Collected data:
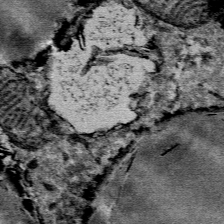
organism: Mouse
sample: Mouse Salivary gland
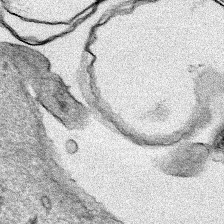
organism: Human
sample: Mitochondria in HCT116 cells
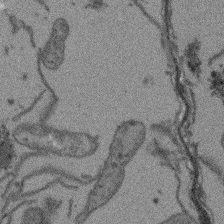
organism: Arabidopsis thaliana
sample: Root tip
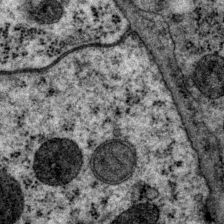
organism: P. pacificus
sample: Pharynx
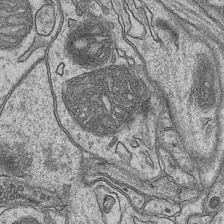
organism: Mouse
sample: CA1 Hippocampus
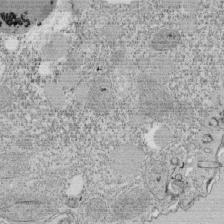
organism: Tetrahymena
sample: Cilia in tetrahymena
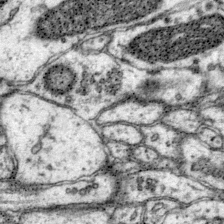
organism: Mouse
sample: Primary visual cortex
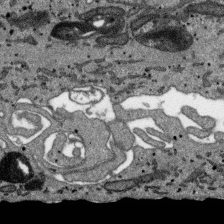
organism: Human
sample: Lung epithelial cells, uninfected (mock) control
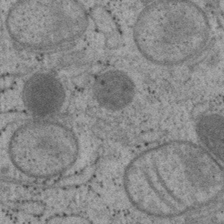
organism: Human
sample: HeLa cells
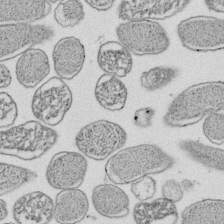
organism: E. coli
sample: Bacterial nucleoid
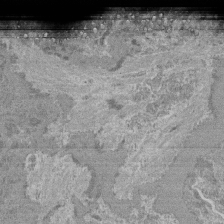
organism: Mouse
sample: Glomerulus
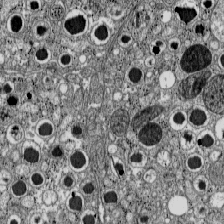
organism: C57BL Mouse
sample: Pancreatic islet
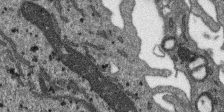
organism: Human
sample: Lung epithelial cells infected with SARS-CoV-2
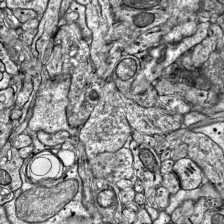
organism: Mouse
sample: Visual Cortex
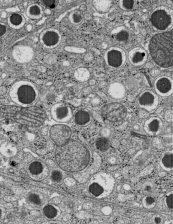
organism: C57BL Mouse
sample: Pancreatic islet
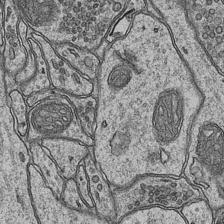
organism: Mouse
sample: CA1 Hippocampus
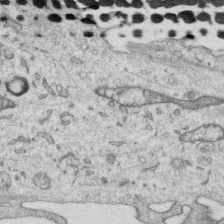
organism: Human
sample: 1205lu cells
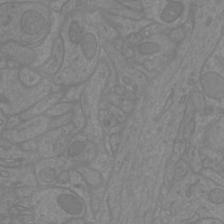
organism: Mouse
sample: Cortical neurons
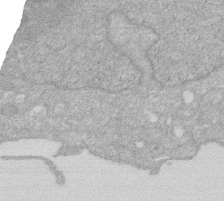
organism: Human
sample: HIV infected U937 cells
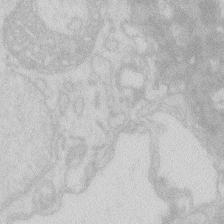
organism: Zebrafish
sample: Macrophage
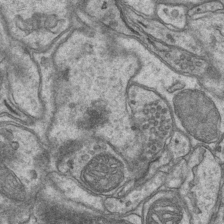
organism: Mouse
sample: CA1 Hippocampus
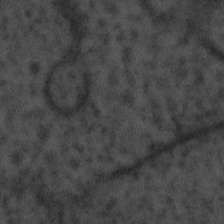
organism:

■ **PROBLEM TO WORK ON**:
Beginning with the line that contains "sample: Cortical neurons" and ending with the last line of the data, restate each line word for word. Exclude the pictures.

■ **ANSWER BELOW**:
sample: Cortical neurons
organism: Human
sample: HIV infected U937 cells
organism: Zebrafish
sample: Macrophage
organism: Mouse
sample: CA1 Hippocampus
organism:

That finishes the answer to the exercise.